Other claims of real-world path dependence can only be described as fanciful. Picking up on current environmental enthusiasms, some authors have argued that if early automobile producers had chosen electrical power, electrical-propulsion systems today would be as good as internal combustion engines. Never mind that even with all of the applications of motors and batteries in the century since, and with all the advantages of digital electronic-power management systems, the most advanced electric automobiles that anyone has been able to make do not yet equal the state of the art in internal-combustion automobiles as of the early nineteen-twenties. Never mind that electric automobiles actually were commercially viable in the early stages of the industry, and that electric power has been viable the entire time in the nearby technologies of smaller industrial and recreational vehicles.
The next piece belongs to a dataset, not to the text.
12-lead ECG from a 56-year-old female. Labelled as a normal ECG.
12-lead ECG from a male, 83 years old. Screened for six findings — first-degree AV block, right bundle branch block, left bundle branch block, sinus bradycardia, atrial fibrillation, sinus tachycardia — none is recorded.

Steam power is another lamented missed opportunity in this line of utopian speculation. Never mind that in the applications in which steam has been dominant, railroads and oceangoing ships, it has gradually been eclipsed by diesel, electric, and hybrid designs. The claim that is made in these cases is that we can never know what breakthroughs might have occurred in these technologies if only they had been explored further. Such arguments are hard to disprove, but they're also hard to take seriously. There you have it. Theory tells us that path dependence is a phenomenon that is likely to afflict choices of technologies, standards, the location of industries, and so forth. Path dependence supposedly describes the technologies of modern life. One would expect an embarrassment of rich examples -- but for some reason no one can come up with any. The only examples of the phenomena that have been presented seem to be either fictitious stories or pure conjecture.
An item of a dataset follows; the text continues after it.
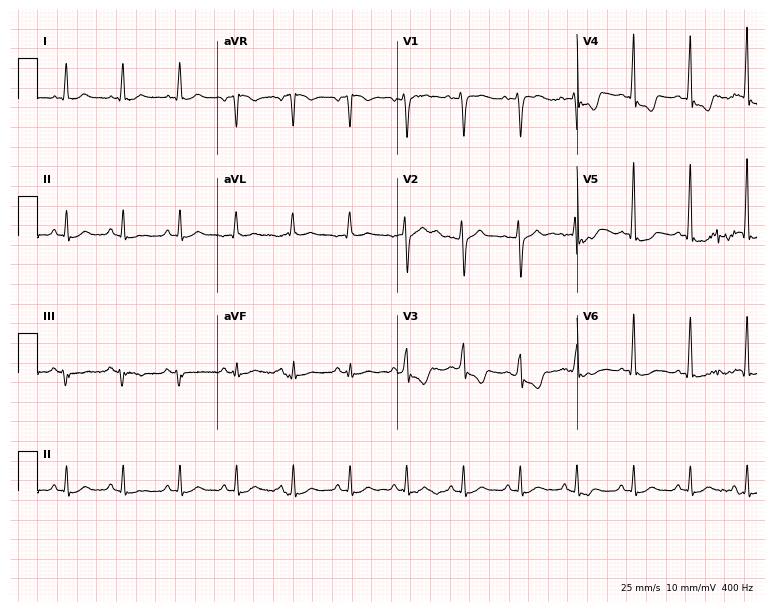
Resting 12-lead electrocardiogram. Patient: a 25-year-old male. None of these six findings is recorded: first-degree AV block, right bundle branch block, left bundle branch block, sinus bradycardia, atrial fibrillation, sinus tachycardia.

How can this be? Perhaps the theory behind all this is itself deficient.

Increasing Returns and Path Dependence

For a firm, a condition of increasing returns means that bigger is better -- the firm can produce goods at lower cost as its own output increases. Increasing returns can also be understood to occur when products become more valuable to each consumer as more consumers use the product. So, for example, in a network like the telephone system, the advantage of having a phone increases as more people get phones. This condition has been identified as a "network effect" (sometimes incorrectly called a "network externality"). For a technology, the payoffs to a user may increase as the number of other users of that technology increases. For typewriter keyboards, video recorders, microprocessors, or word processors, the advantage of using a particular design seems to increase with the number of users of that design.
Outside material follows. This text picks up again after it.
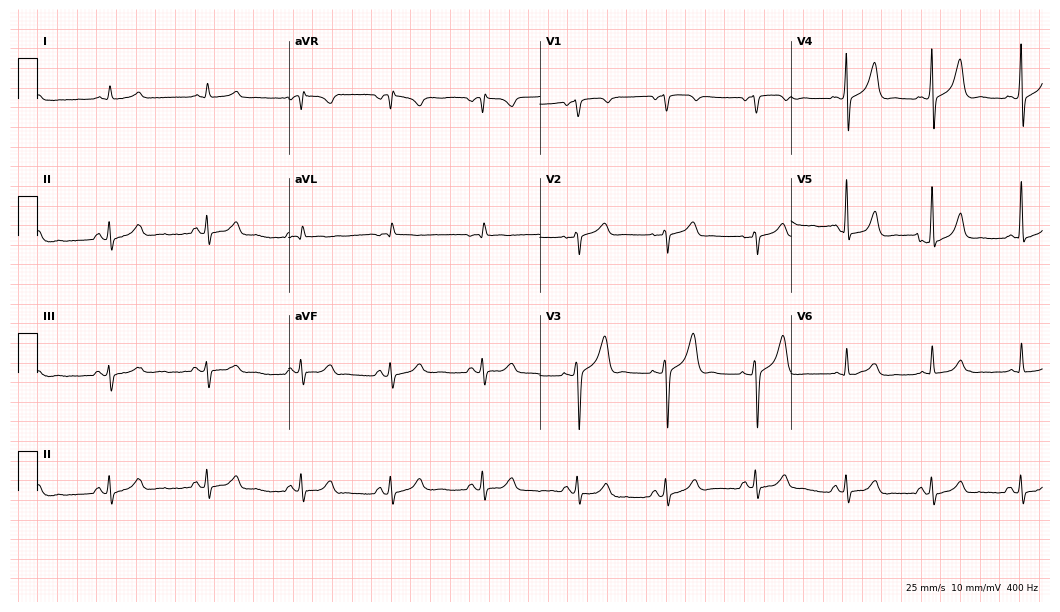
12-lead ECG from a 63-year-old male patient. Labelled as a normal ECG.

Arthur, Krugman, and some others argue that markets, which might have done fine at organizing the manufacture of old-technology things like steel and sailing ships, are ill suited to organizing the manufacture of new-technology items like silicon chips and software because of these network effects.

There are problems with both parts of this argument. First let's look at the claim that new- tech goods lead to a different kind of market than old-tech goods. It's true that the past decades have seen great declines in the costs of computers, fax machines, and videotape machines, to name just a few examples. At the same time, production of these items has grown enormously. But much of this cost saving may be the result of advances in know-how, including the general state of technology, rather than an economy of scale per se. That is to say, a decline in cost is likely due to advances in technology and not increases in scale. In fact, the increase in sales is probably due to this decrease in costs, rather than the other way around. So the apparent economies to scale for firms in new-technology industries may not be a permanent condition, if they exist at all.

What is probably more important is that even where there are increasing returns , the theoretical argument for lock-in does not withstand careful scrutiny. Table 1 is reproduced from a 1989 paper by Brian Arthur that is often credited with starting the whole discussion. The table is the basis for an exercise that seemingly demonstrates the likelihood of unsatisfactory lock-in.

The story of the table is that there are two technologies that are in competition with each other. A would-be adopter arrives on the scene and chooses between technologies A and B. Assume for now that an adopter receives a payoff (value), as shown in the table, that is determined by the number of prior adopters of a given technology. So, for example, if there are twenty-one adopters of technology A, each would enjoy a payoff of 12. The payoffs increase with the number of adopters, consistent with models of increasing returns.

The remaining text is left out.